--- Exercise material Enclosed Below ---

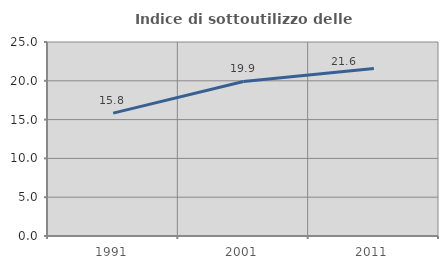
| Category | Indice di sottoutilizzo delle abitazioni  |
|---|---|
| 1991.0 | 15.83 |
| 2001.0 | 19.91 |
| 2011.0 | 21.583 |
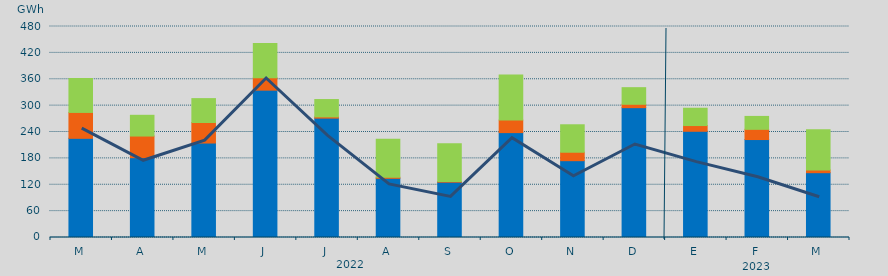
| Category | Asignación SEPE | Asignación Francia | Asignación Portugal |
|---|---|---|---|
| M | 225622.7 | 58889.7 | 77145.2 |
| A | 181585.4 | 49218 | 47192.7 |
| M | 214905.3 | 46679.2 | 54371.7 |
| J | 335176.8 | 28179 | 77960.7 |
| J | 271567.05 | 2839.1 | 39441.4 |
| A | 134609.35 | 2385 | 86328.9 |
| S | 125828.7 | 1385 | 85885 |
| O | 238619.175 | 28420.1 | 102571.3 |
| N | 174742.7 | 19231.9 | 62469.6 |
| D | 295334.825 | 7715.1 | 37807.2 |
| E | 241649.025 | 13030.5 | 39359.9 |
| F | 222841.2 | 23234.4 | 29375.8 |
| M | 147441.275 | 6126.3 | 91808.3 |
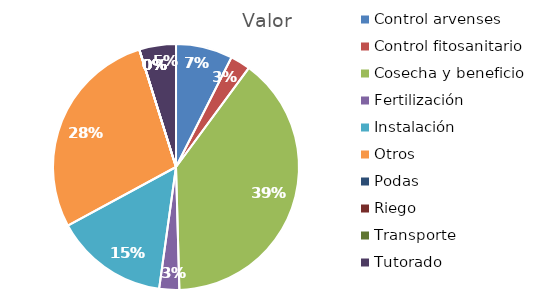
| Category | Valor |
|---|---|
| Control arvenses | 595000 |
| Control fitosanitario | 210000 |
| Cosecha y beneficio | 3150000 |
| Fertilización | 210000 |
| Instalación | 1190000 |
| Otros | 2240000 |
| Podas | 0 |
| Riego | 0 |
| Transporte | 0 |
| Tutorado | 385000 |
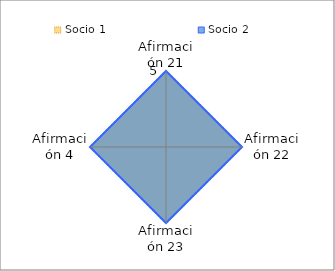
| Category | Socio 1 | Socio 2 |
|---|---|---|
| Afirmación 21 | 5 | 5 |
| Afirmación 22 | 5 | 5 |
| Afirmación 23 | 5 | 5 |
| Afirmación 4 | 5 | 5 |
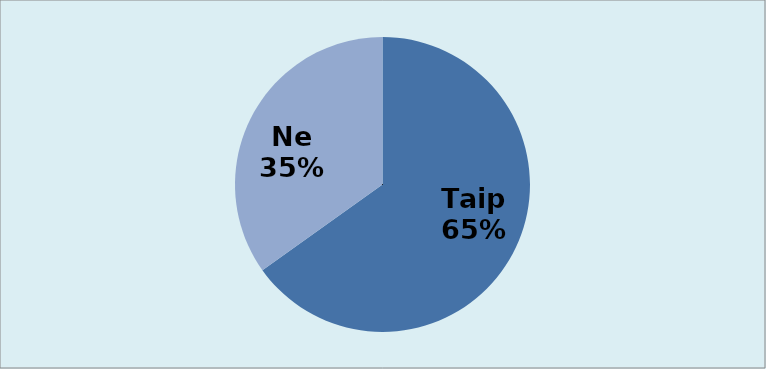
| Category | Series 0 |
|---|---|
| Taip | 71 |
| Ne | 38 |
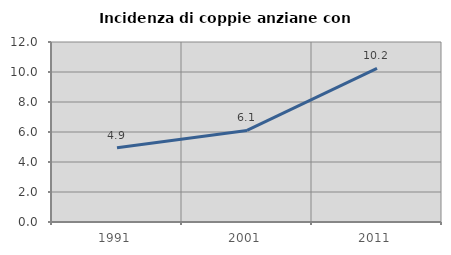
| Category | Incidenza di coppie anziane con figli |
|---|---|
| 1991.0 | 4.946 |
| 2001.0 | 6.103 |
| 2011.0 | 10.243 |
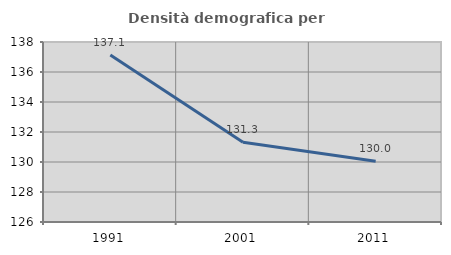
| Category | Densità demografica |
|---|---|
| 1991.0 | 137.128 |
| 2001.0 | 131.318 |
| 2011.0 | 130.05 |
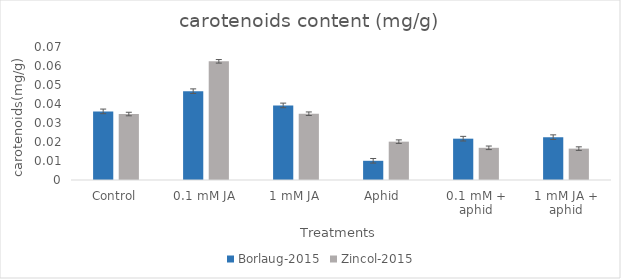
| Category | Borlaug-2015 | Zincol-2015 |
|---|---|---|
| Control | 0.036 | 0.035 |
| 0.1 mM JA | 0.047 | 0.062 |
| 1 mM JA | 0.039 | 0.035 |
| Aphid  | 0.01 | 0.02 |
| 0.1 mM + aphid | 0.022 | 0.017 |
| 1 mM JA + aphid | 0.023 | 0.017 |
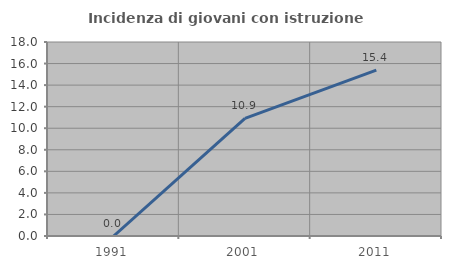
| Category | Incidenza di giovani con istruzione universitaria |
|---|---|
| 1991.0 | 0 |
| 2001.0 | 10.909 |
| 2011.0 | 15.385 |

--- End of Enclosed Exercise material ---

Look over the listing above and copy each line that contains "Control".

§ **Reply**:
| Control arvenses | 595000 |
| Control fitosanitario | 210000 |
| Control | 0.036 | 0.035 |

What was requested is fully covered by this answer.